Saltwater- Cobia are being caught along the oceanfront and the mouth of the bay. Chumming is usually better early in the year, but anglers are becoming so adept at spotting these fish, that sight casting has already started. Look for catches inside the bay to increase very soon. Red Drum continue to bite inside the bay, mostly on the east side, and the seaside of the Eastern Shore. Black Drum will also be in the mix of Red catches. The Wachapreague area of the E.S. continues to provide excellent Flounder catches, and the catches of these fish are increasing along the western side of the bay, such as Lynnhaven Inlet. Flounder catches have been reported from the mouths of some of the rivers on the western side, but most have been small. 17 inches is the minimum size. The lower bay piers are giving up a nice variety of species lately. Buckroe and Oceanview Piers have been yielding Croaker, Spadefish, Puppy Drum, Red Drum, and Black Drum. Spadefish are also being caught at the Chesapeake Light Tower. Sizable Bluefish are being caught along the oceanfront and at the CBBT. Seabass season is upon us now, and anglers targeting them are having good success. The Triangle Wrecks are usually a great bet for the Seabass. Some sizable Tilefish are being reeled in from the deeper waters of the Canyon. This is a pretty stable bite for those willing to travel farther distances, with great rewards possible. Along the Hatteras beaches, anglers are landing many different species, like Sheepshead, Pompano, Flounder, and Sea Mullet. A 70 lb Cobia was caught from Cape Point earlier in the week. Cobia catches have been very good from the inshore boats at Nags Head. The offshore boats are returning with good numbers and sizes of Yellowfin Tuna and Mahi. There have also been some Blue Marlin releases this week.

Freshwater- Despite muddy conditions along the james, weekend tournament weights were good. 18 lbs( 5 fish ) was the winning weight of one local tournament. Spinnerbaits, jigs, and Texas rigged soft plastics were responsible for many of the catches. For now, the river seems to be clearing up, so hopefully this will stay the case. Topwater baits should come into play more, once the river clears. Muddy water slowed some of the fish down, but the Catfish seem to be biting as well as they should be this time of year. Fresh bait is not a problem, as the bait is plentiful throughout the river. The Chickahominy has remained clear as usaul, and the Bass have been cooperating, as they usually do in May. Topwater baits can often be thrown all day while in the Chickahominy, with all the vegetation present. This bite will continue to inprove as we approach summer. We are also approaching an excellent time for topwaters on the Upper James, as long as it clears up.
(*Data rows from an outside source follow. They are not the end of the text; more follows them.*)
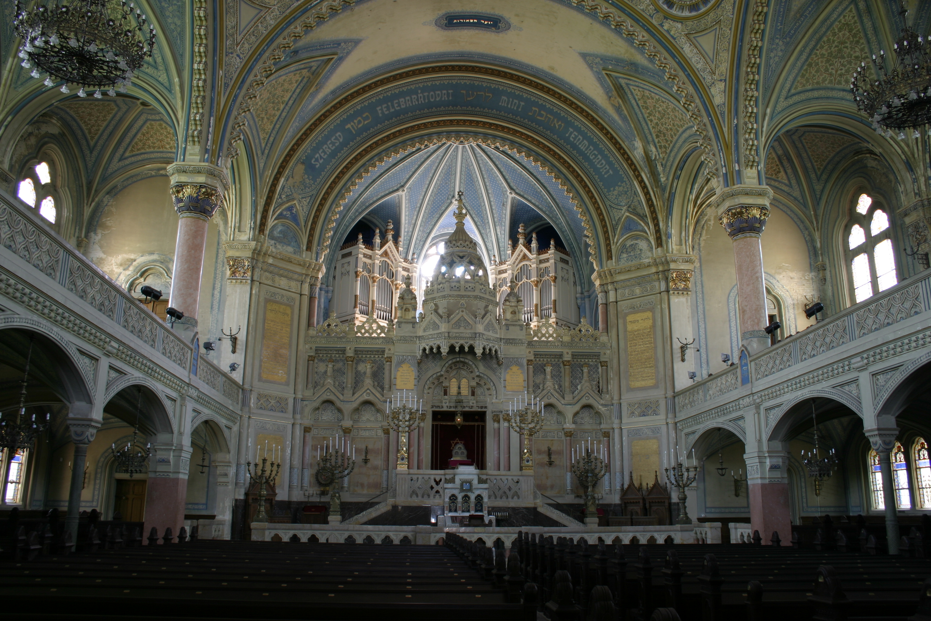 Szeged Új zsinagóga Az oltár előtt A diadalíven a felirat magyarul és héberül. Somorjai Ferenc felvétele
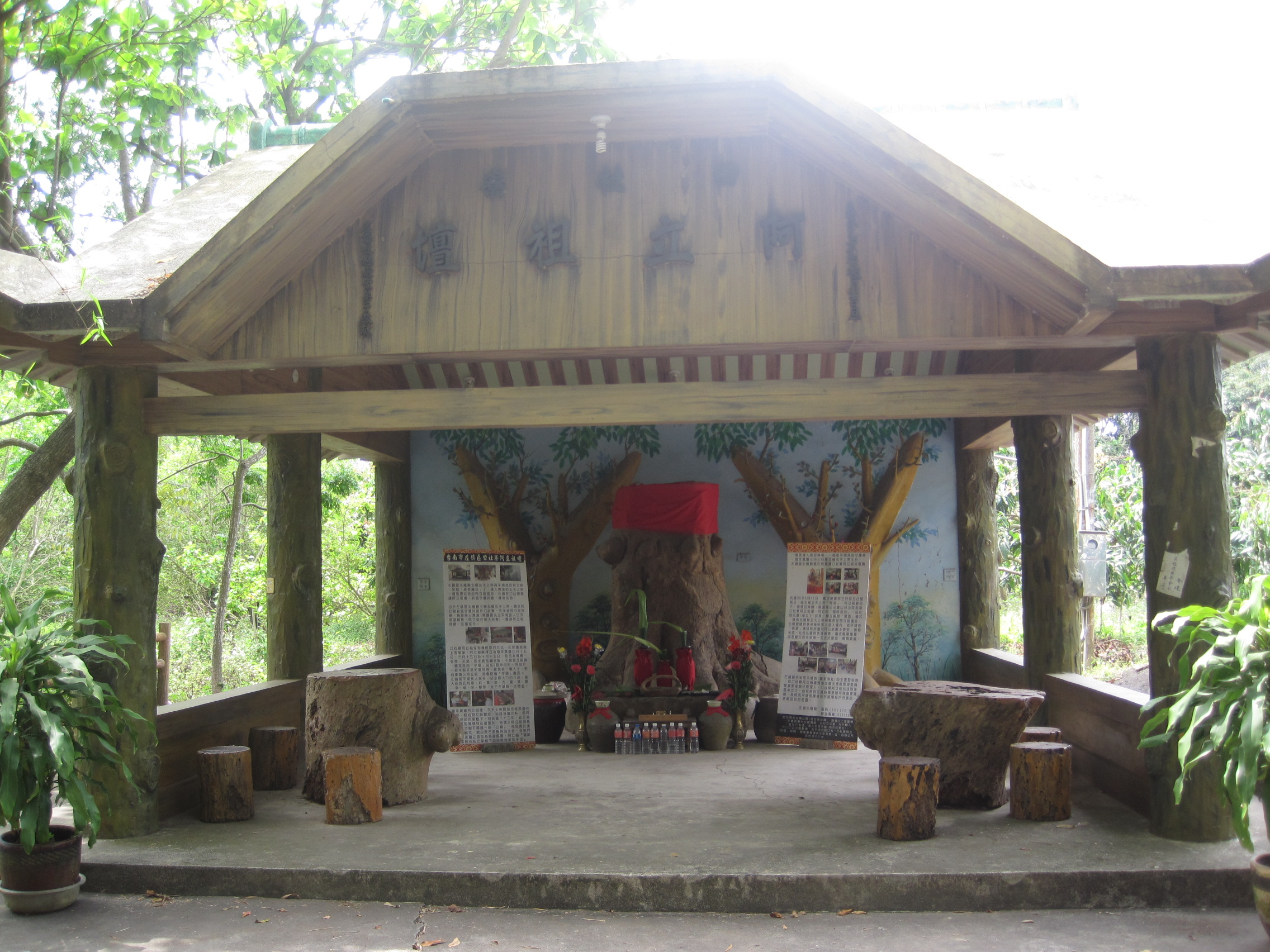 位於臺灣臺南市左鎮區的口社寮阿立祖壇
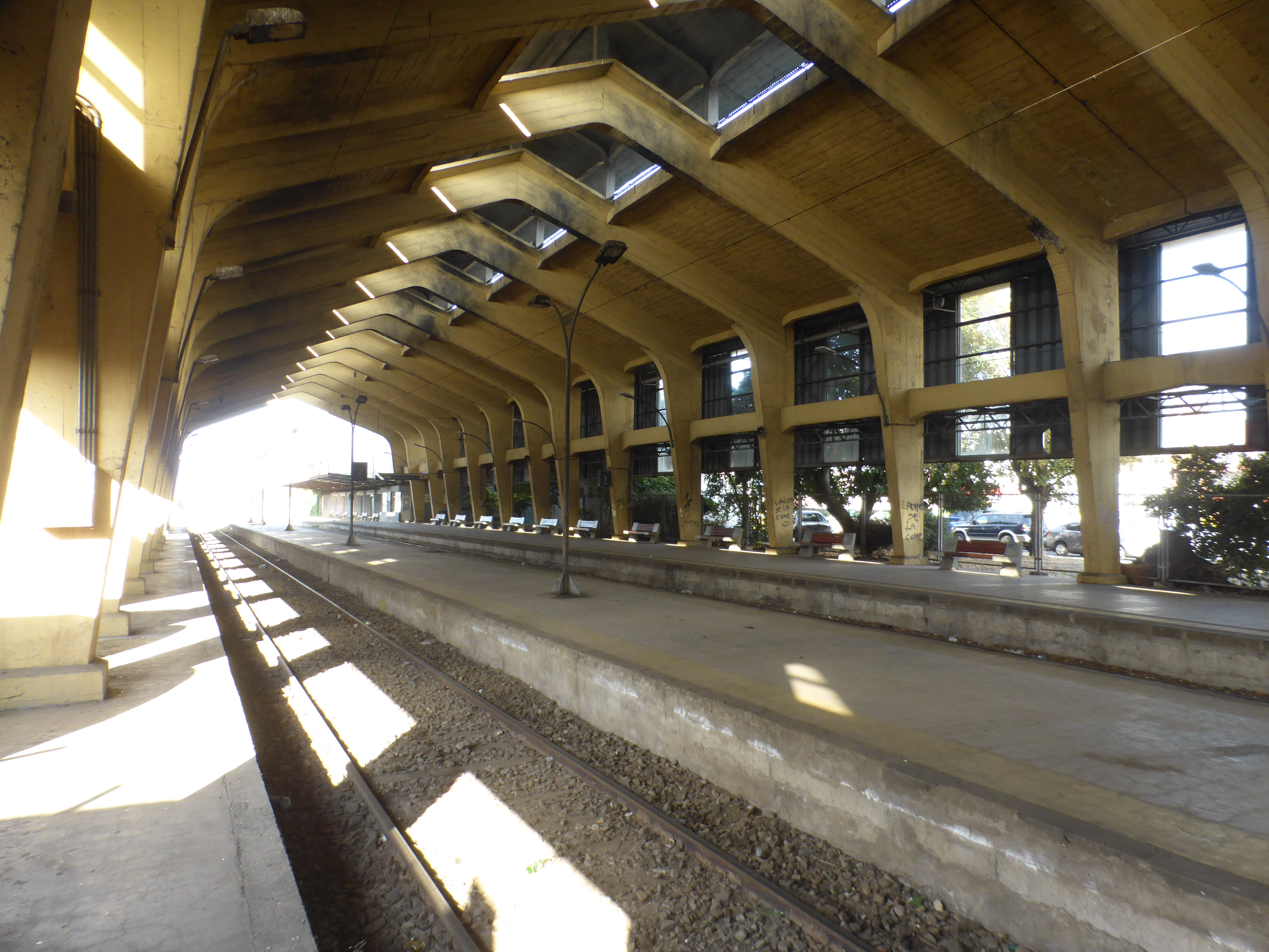 Estación terminal del servicio diario entre Victoria y Temuco.

The river is on the way down as of now, so let’s hope things will get better.  This is a great time to visit Kerr Reservoir,  as the elevation is at 303′. The Bass are using the flooded cover and can usually be patterned easily. However, one must consider falling water. Soft plastics , jigs, and topwater baits have been good, but again, the water levels are still up, so check conditions before heading to Kerr. Many Bass are in the post spawn mode in many of the areas’s waters. Anna, Gaston, Kerr, and Smith are experiencing a big wave of post spawn biters. Post spawn Bass usually mean spawning Bluegills and Shellcrackers. In area ponds and lakes, these scrappy, good eating fish are performing their rituals, and are often quite aggressive. Live bait, such as crickets and worms, can be hard to beat, but small grubs or beetle spins can also be deadly. Crappie are schooling up nicely again, and can be seen breaking the surface in area ponds, giving up their where abouts. Small grubs and beetle spins will work well on these fish also.